Pierre Robin sequence (PRS) is a birth defect that involves an abnormally small lower jaw and a tendency for the tongue to fall backward toward the throat and block the airway. PRS is called a sequence because it is thought to result from a series of events that take place as the embryo forms in early pregnancy. In PRS, it is thought that the initial defect of the fetus's lower jaw leads to abnormal placement of the tongue. The displaced tongue causes clefting of the palate.
Babies born with Pierre Robin sequence (PRS) may have cleft palate (roof of the mouth), micrognathia (small jaw) and glossoptosis (tongue obstructing the airway). The cleft palate is typically rounded, sometimes called U-shaped, in comparison with the more common V-shaped cleft seen in other conditions. The baby also has a much smaller jaw marked by a receding chin. The tongue can appear large due to the small jaw and is often held far back in the throat. To diagnose this condition, your doctor will examine your child carefully. An exam may be all that’s needed for diagnosis. When a baby is born with PRS, it is important to be sure they have no other abnormal conditions. In the first several months of life, the jaw often grows enough to improve breathing symptoms, but some children need surgery. So your doctor may do tests to check for other conditions.

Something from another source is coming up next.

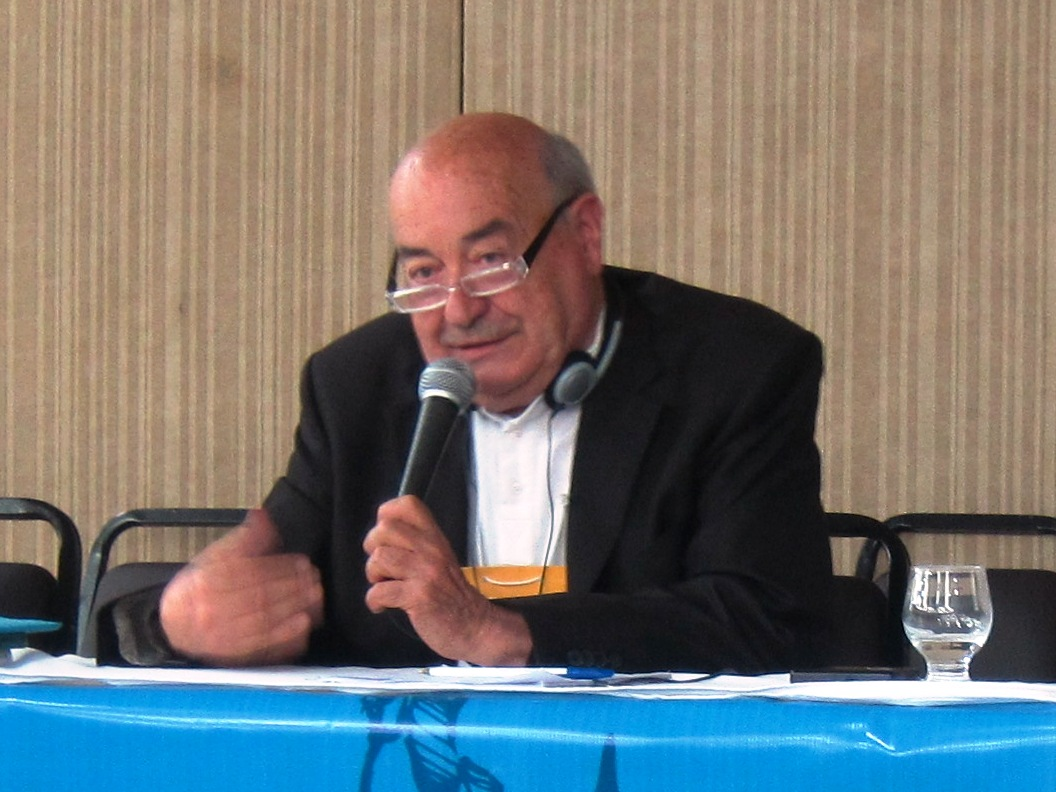 Il prof. Marco Dezzi Bardeschi mentre tiene una keynote lecture al convegno ArquiMemòria4 a Salvador de Bahia in Brasile
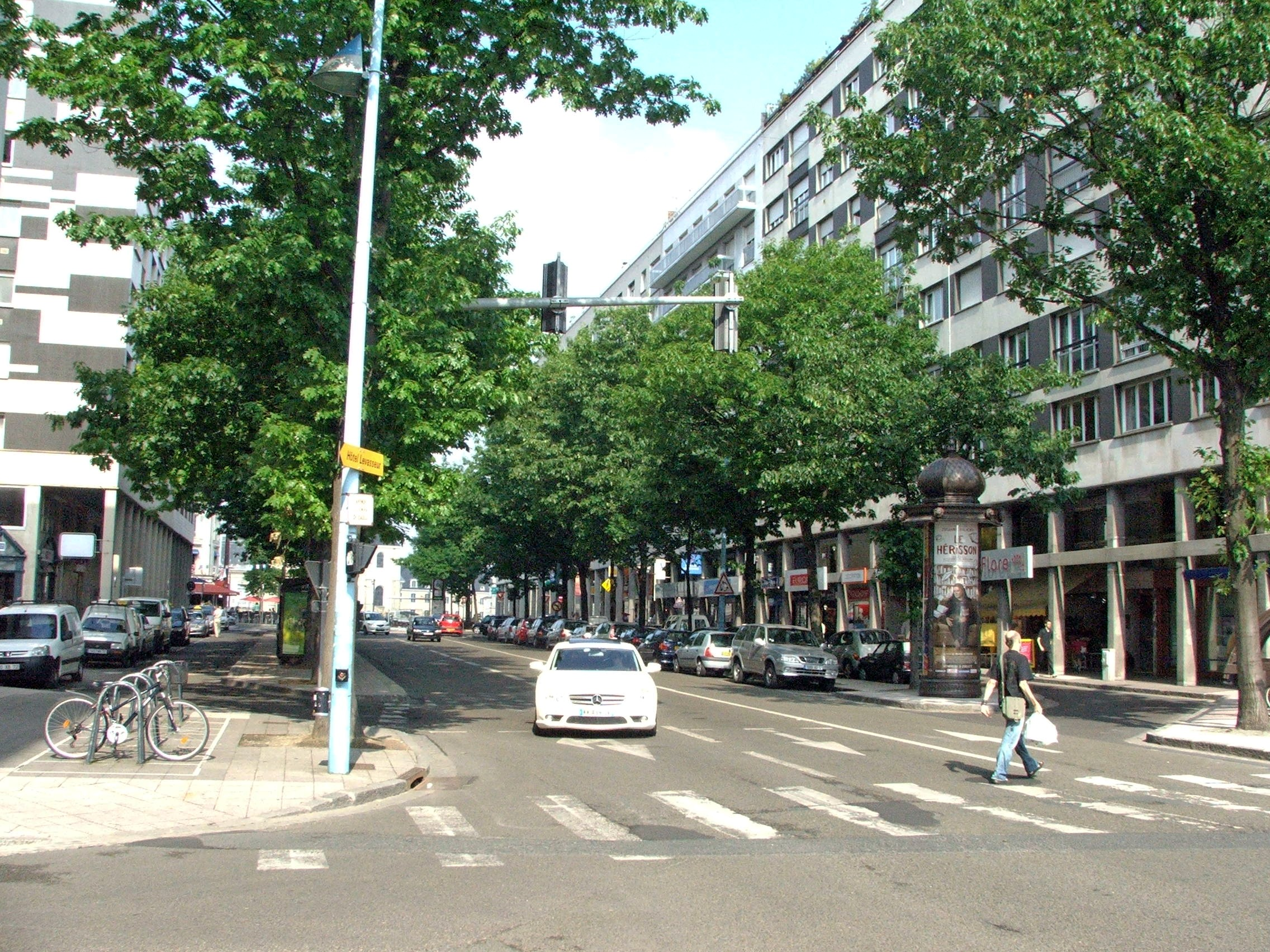 L'avenue du général de Gaulle au Mans, permettant de faire joindre la place de la république et l'avenue Bollée, axe majeur à l'est de la ville.

In the first months of life, the infant must be able to breathe and eat to survive and thrive. The first priority is keeping the upper airway open so the infant can breathe easily. Since the tongue often blocks the upper airway when the infant is placed on their back, placing the infant on their stomach is often necessary. Most times keeping the infant on their stomach is enough to prevent airway obstruction. If placing the infant on their stomach does not solve the problem, other treatments aimed at keeping the upper airway open are used. These include a nasopharyngeal airway or nasal trumpet (a small tube placed through the nose into the upper airway). If these treatments do not work, the lower jaw may need to be enlarged through a technique called distraction osteogenesis. This technique slowly lengthens the jawbone using a small metal device. Other difficulties may accompany feeding and breathing problems. Two common problems are reflux of stomach contents into the throat and aspiration of liquid into the windpipe. These conditions are treated with medicine and dietary changes.
It's best for a child with PRS to be treated by an orthodontist or pediatric dentist who works with a craniofacial team. To determine how the child’s jaws are growing, the orthodontist will take X-rays of the sides of the face.